Here is my XMLFeedSpider code.
class Schneider_XML_Spider(XMLFeedSpider):
name = "Schneider"
namespaces = [
('soap', 'http://schemas.xmlsoap.org/soap/envelope/'),
('ns1', 'http://www.taleo.com/ws/tee800/2009/01/find'),
('root', 'http://www.taleo.com/ws/tee800/2009/01/find'),
('e', 'http://www.taleo.com/ws/tee800/2009/01')
]
allowed_domains = ['http://schneiderjobs.com']
start_urls = ['http://schneiderjobs.com/driving-requisitions/scrape/1']
iterator ='iternodes' # use an XML iterator, called iternodes
itertag = 'e:Entities' # loop over "e:Entities" "e:Entity" nodes
# parse_node gets called on every node within itertag,
def parse_node(self, response, node):
print "we are now scraping"
item = Schneider_XML_Spider.itemFile.XMLScrapyPrototypeItem()

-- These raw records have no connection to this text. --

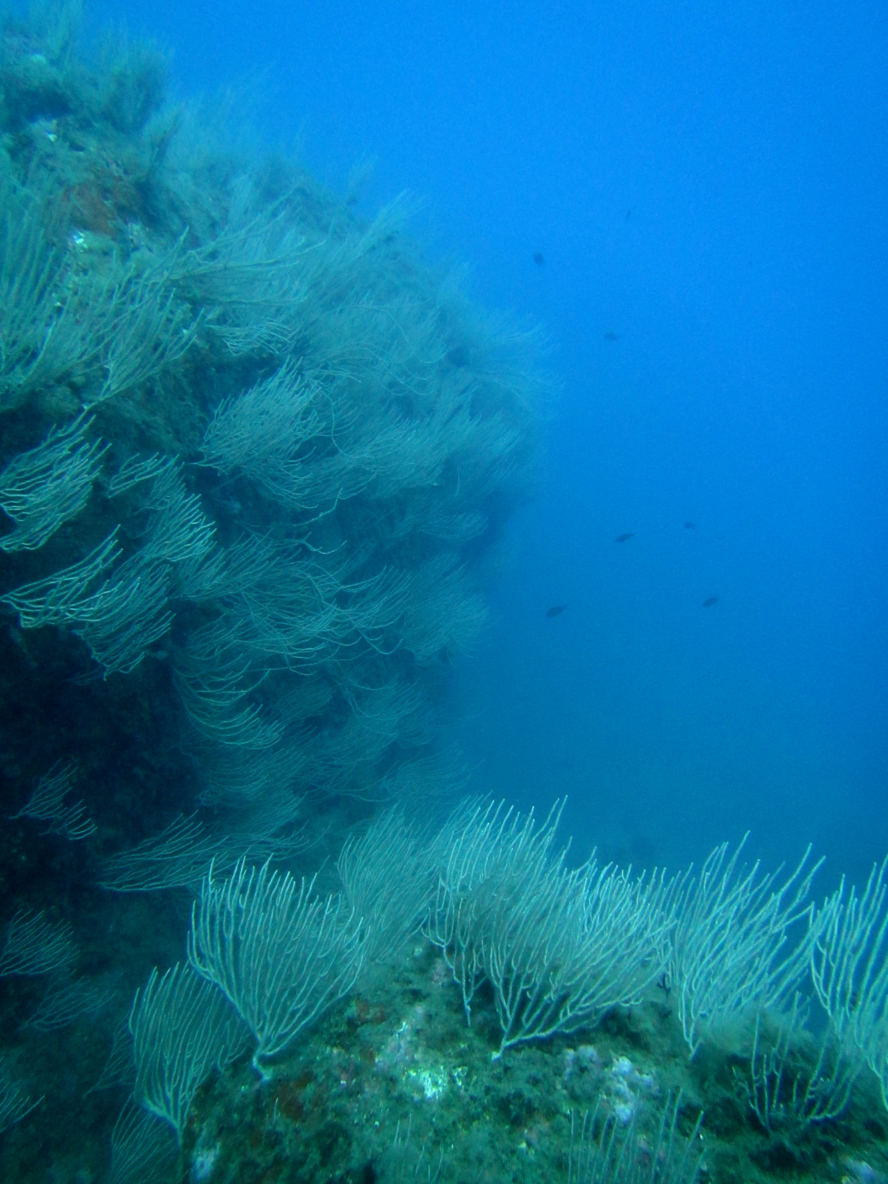 Un paysage sous-marin de gorgones blanches (Eunicella singularis) observé dans la Réserve Marine de Banyuls-sur-mer (Méditerranée).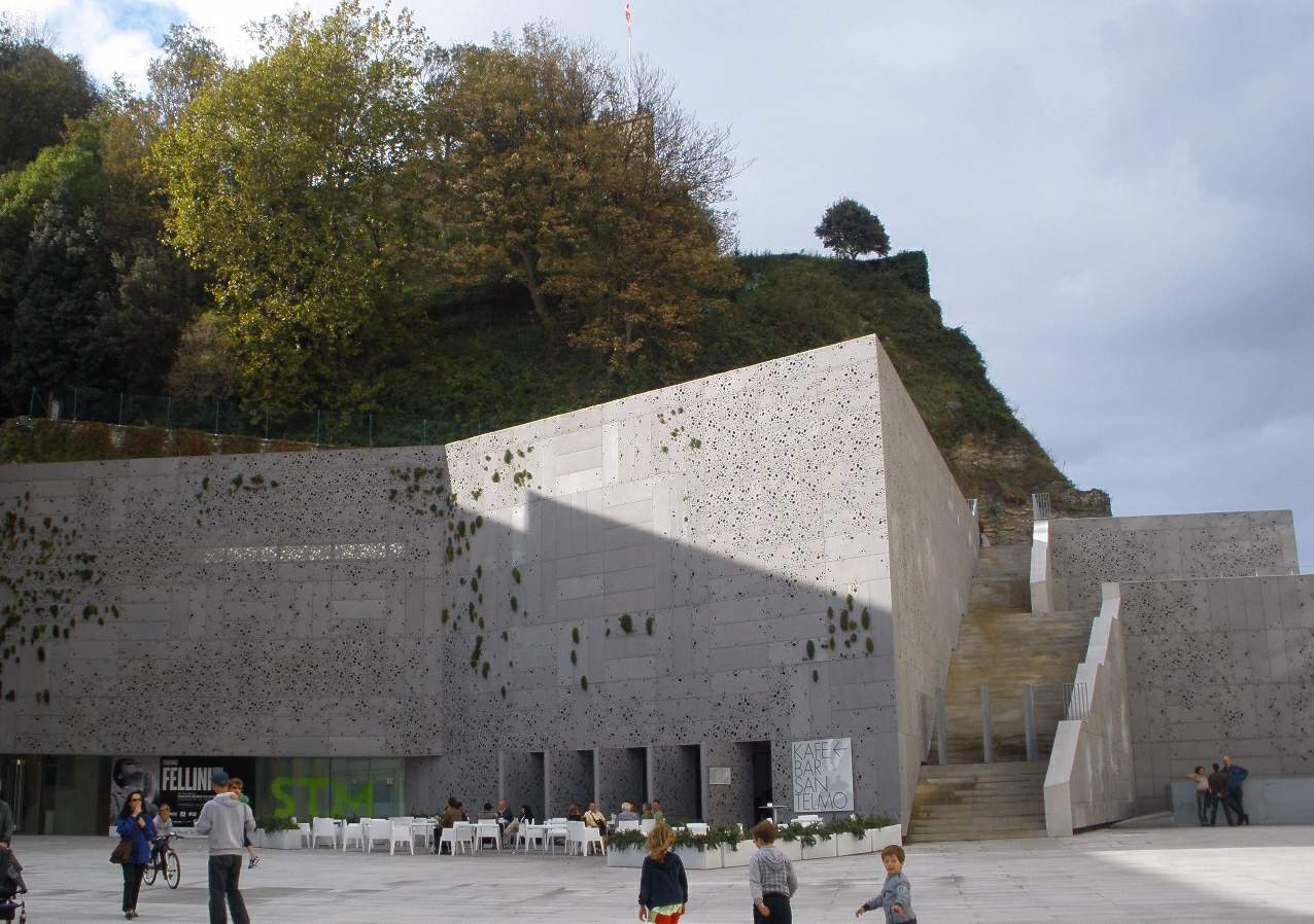 Museo y antiguo Monasterio de San Telmo (San Sebastián)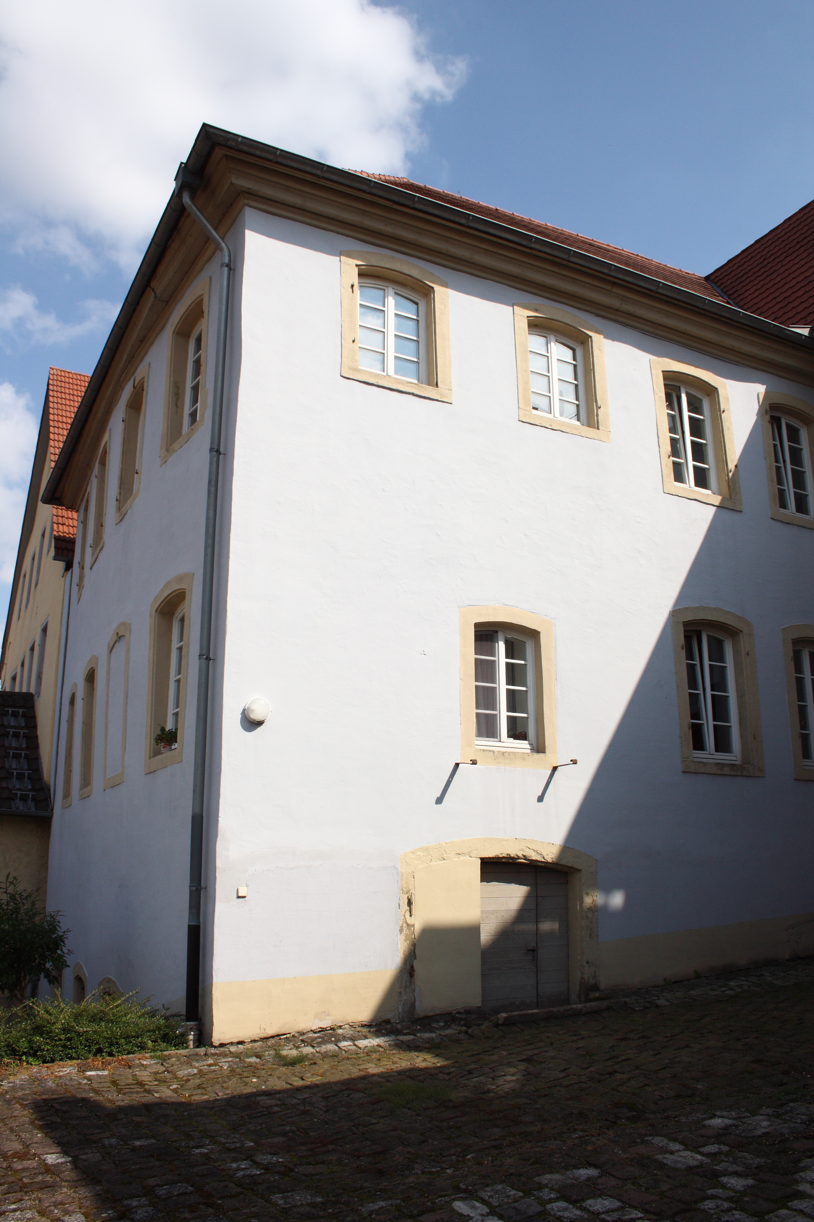 ehemalige Synagoge in Gochsheim, Hauptstraße 70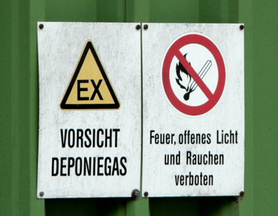 Warnschilder auf der Deponie Gutenfurt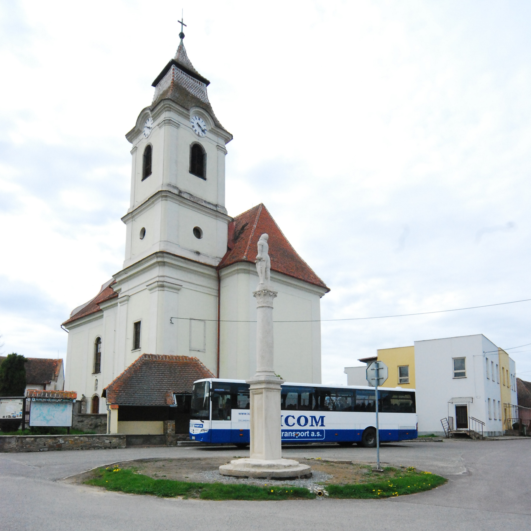 Pfarrkirche von Vratěnín/Fratting mit Pranger

item['rid'] = node.xpath('e:Entity/e:ContestNumber').extract()
print item['rid']
return item
And here is my Execution log:
(note: i put some space around what I feel is the important part of the exe_log.)

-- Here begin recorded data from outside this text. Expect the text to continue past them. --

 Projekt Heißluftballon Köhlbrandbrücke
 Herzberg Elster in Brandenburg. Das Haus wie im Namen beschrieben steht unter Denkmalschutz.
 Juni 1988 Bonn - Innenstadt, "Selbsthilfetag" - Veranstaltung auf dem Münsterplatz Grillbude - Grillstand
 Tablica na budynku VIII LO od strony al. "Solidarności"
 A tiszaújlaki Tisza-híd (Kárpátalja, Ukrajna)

C:\PythonFiles\spidersClean\app\spiders\Scrapy\xmlScrapyPrototype\1.0\spiders>scrapy crawl Schneider
2015-02-18 10:31:46-0500 [scrapy] INFO: Scrapy 0.24.4 started (bot: schneiderXml)

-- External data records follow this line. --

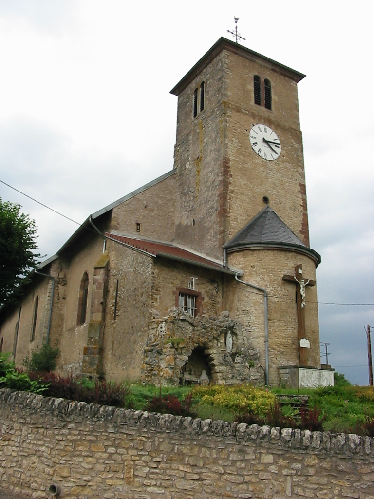 Église Saint-Martin à Flin (Meurthe-et-Moselle)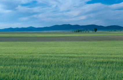 Fotografía Comarca del Jiloca. Montes de la Cuenca de Gallocanta.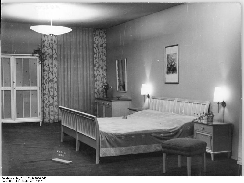 Leipzig, Messe, Musterschlafzimmer Leipziger Messe 1952 - Schaufenster des friedlichen Aufbaus. Vom 7. - 17. September 1952 findet die internatioanle Leipziger Messe als große Technische Messe und Mustermesse in 13 Messehallen (75000 qm) auf einem ausgedehnten Freigelände (25000 qm) und in 15 Messehäusern (80000 qm) statt. Möbelausstellung im Messehaus "Union" UBz: Schlafzimmer- Entwurf von Architekt Robert Schamann, Deutsche Rotbuche, gebleicht und poliert. Zentralbild-Klein 9.9.1952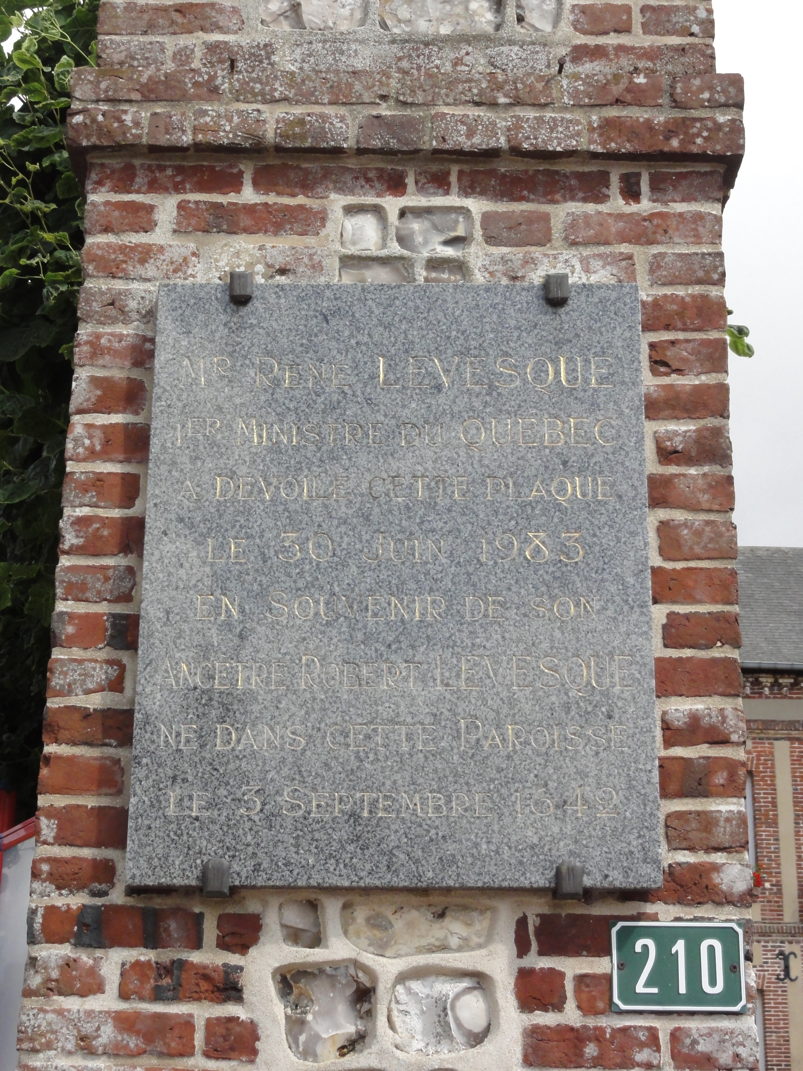 Hautot-Saint-Sulpice (Seine-Mar.) plaque à la mairie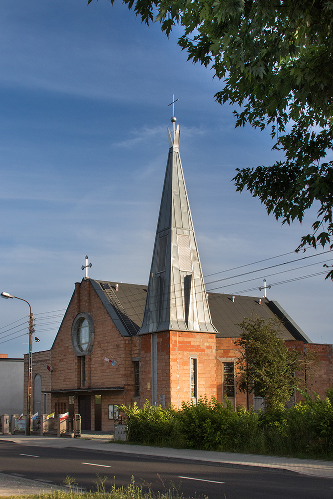 Kościół parafialny na bydgoskiej dzielnicy Jachcice w czerwcu 2017 roku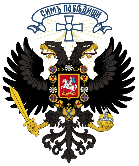 Проект российского герба 1919 года (правительство Колчака)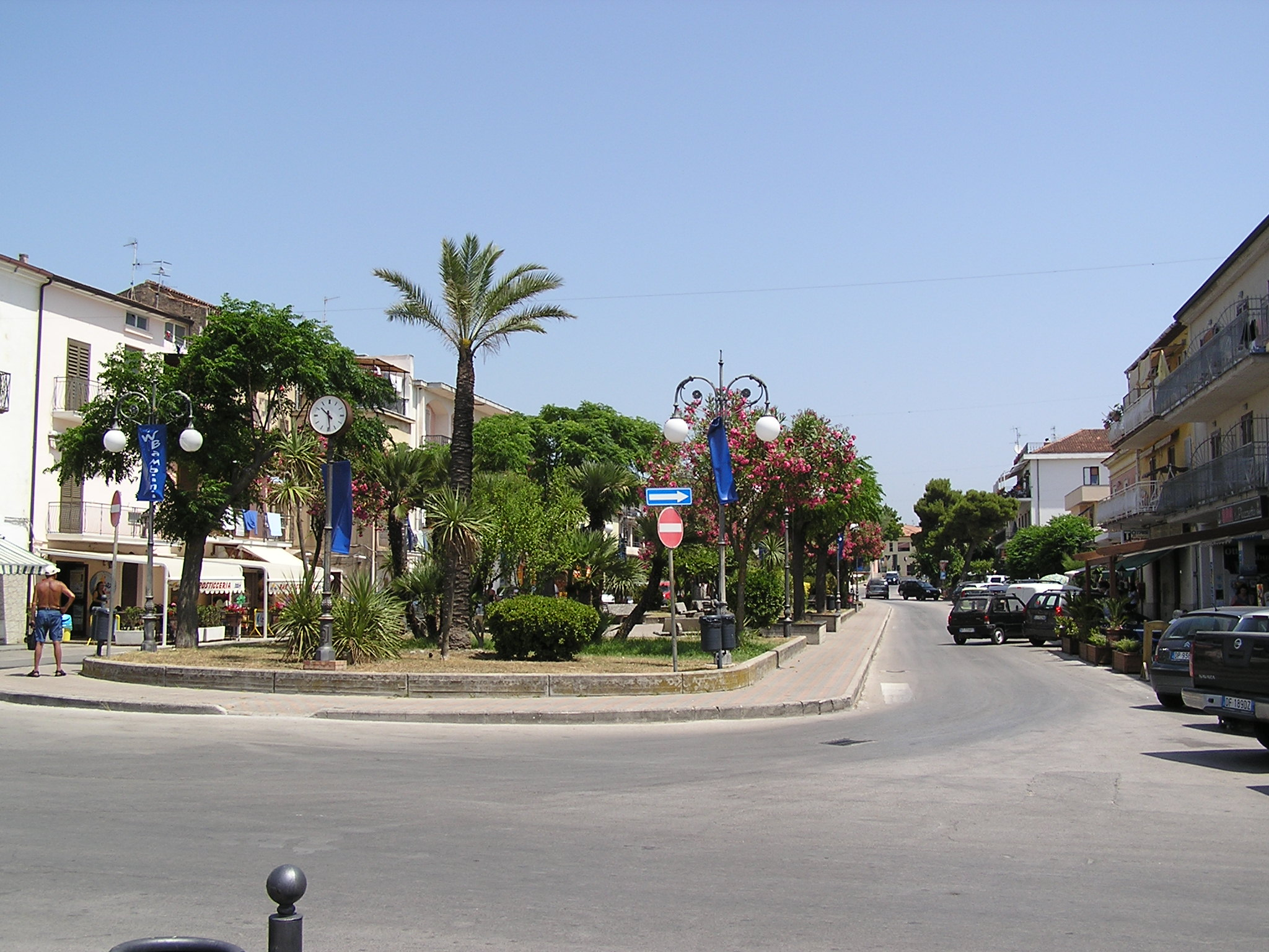 La piazzetta di Casal Velino Marina.

2015-02-18 10:31:46-0500 [scrapy] INFO: Optional features available: ssl, http11
2015-02-18 10:31:46-0500 [scrapy] INFO: Overridden settings: {'NEWSPIDER_MODULE': 'spiders', 'SPIDER_MODULES': ['spiders'], 'BOT_NAME': 'schneiderXml'}
2015-02-18 10:31:46-0500 [scrapy] INFO: Enabled extensions: LogStats, TelnetConsole, CloseSpider, WebService, CoreStats, SpiderState
2015-02-18 10:31:47-0500 [scrapy] INFO: Enabled downloader middlewares: HttpAuthMiddleware, DownloadTimeoutMiddleware, UserAgentMiddleware, RetryMiddleware, DefaultHeadersMiddleware, MetaRefreshMi
ddleware, HttpCompressionMiddleware, RedirectMiddleware, CookiesMiddleware, ChunkedTransferMiddleware, DownloaderStats
2015-02-18 10:31:47-0500 [scrapy] INFO: Enabled spider middlewares: HttpErrorMiddleware, OffsiteMiddleware, RefererMiddleware, UrlLengthMiddleware, DepthMiddleware
2015-02-18 10:31:47-0500 [scrapy] INFO: Enabled item pipelines:
2015-02-18 10:31:47-0500 [Schneider] INFO: Spider opened
2015-02-18 10:31:47-0500 [Schneider] INFO: Crawled 0 pages (at 0 pages/min), scraped 0 items (at 0 items/min)
2015-02-18 10:31:47-0500 [scrapy] DEBUG: Telnet console listening on 127.0.0.1:6023
2015-02-18 10:31:47-0500 [scrapy] DEBUG: Web service listening on 127.0.0.1:6080
2015-02-18 10:31:52-0500 [Schneider] DEBUG: Crawled (200) <GET http://schneiderjobs.com/driving-requisitions/scrape/1> (referer: None)
2015-02-18 10:31:52-0500 [Schneider] INFO: Closing spider (finished)
2015-02-18 10:31:52-0500 [Schneider] INFO: Dumping Scrapy stats:
{'downloader/request_bytes': 245,
'downloader/request_count': 1,
'downloader/request_method_count/GET': 1,
'downloader/response_bytes': 1360566,
'downloader/response_count': 1,
'downloader/response_status_count/200': 1,
'finish_reason': 'finished',
'finish_time': datetime.datetime(2015, 2, 18, 15, 31, 52, 126000),
'log_count/DEBUG': 3,
'log_count/INFO': 7,
'response_received_count': 1,
'scheduler/dequeued': 1,
'scheduler/dequeued/memory': 1,
'scheduler/enqueued': 1,
'scheduler/enqueued/memory': 1,
'start_time': datetime.datetime(2015, 2, 18, 15, 31, 47, 89000)}
2015-02-18 10:31:52-0500 [Schneider] INFO: Spider closed (finished)
I've looked at these other SO threads on XMLFeedSpiders and they have not helped.
How to scrape xml feed with xmlfeedspider
How to scrape xml urls with scrapy
Why isn't XMLFeedSpider failing to iterate through the designated nodes?
Has anyone solved a problem like this before?